Mar 4, Sat: Aldebaran skims north edge of Moon
A grazing occultation of Aldebaran occurs between 11 pm and midnight late on March 4. The event lasts several minutes and time on onset depends where in Ontario along the track (see map) you are located. Teeswater is in the middle of the track and nearest to Owen Sound but the graze will be visible across N. America. A grazing occultation involves a star skimming the north or south edge of the Moon and passing behind mountains (where the star disappears) and reappearing in valleys. See the limb profile below to get an idea. Note that a small difference in location on the Earth will produce different events. If you are too far north by even a few hundred metres, you could get a miss! Observers south of the track below will get a single disappearance and reappearance or just a regular total occultation. Please read the article: Aldebaran Graze 1983 for a detailed explanation of grazes and the story of a successful past graze.
This graze on Mar 4 is described in detail on the International Occultation Timing Association (IOTA) member Brad Timmerson's website: Aldebaran Mar 4 where he explains the track map and limb profile.
Apr 1, Sat: Mercury at Greatest Elongation East (19°)
Mercury is an evening star in March and April and reaches its farthest point east of the Sun today. It is located almost straight up from the point where the Sun sets in the West and will be visible for a good hour or more after twilight is gone in evening skies. It is bright at magnitude 0 and should be easy to spot if you have a clear horizon towards the west. Mars and the crescent Moon are in the same part of the sky. Diagram below is for 8 pm when Mercury is still 5° above the horizon.
Mercury is farthest from Sun Apr 1.
Apr 7, Fri: Jupiter at Opposition
The Planet King of the solar system is at opposition on Apr 7 when it opposite the Sun and lined up with the Earth on the same side of the solar system. Planets at opposition then appear at best at local midnight and rise when the Sun sets and set when the Sun rises again in the east. At opposition, the planet is in the night sky from dusk to dawn and appears brightest and largest in our sky. Jupiter will be -2.5 magnitude and 44 arc-sec across. The only planet that gets bigger is Venus when it is closest to Earth, which coincidentally is occurring in February.
Apr 21, Fri: Mars near Pleiades and Aldebaran
Mars is closest to the Pleiades tonight at just under 4°, but it has been nearby (less than 5°) for several days. Aldebaran is to the east of Mars and the Hyades Cluster also adds some background sparkle to the scene. A nice photo opportunity!
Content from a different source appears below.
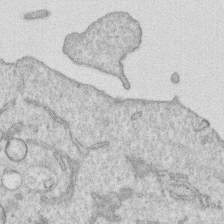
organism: Human
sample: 1205lu cells

Look west after sunset for this grouping and note that the dwarf planet Ceres is also nearby shining at magnitude 8.32 -it may be visible in binoculars.
Apr 28, Fri: Moon joins Mars, Pleiades and Aldebaran
A crescent Moon joins the grouping in the western sky on Apr 27 (2-days old) and Apr 28 (3-days old). Mars is now over 6° from M45 and about 8° from Aldebaran. Mars viewing will be drawing to a close at the end of May as it sinks below the western horizon. Even in March and April it is setting in evening twilight and only visible for an hour or two after sunset.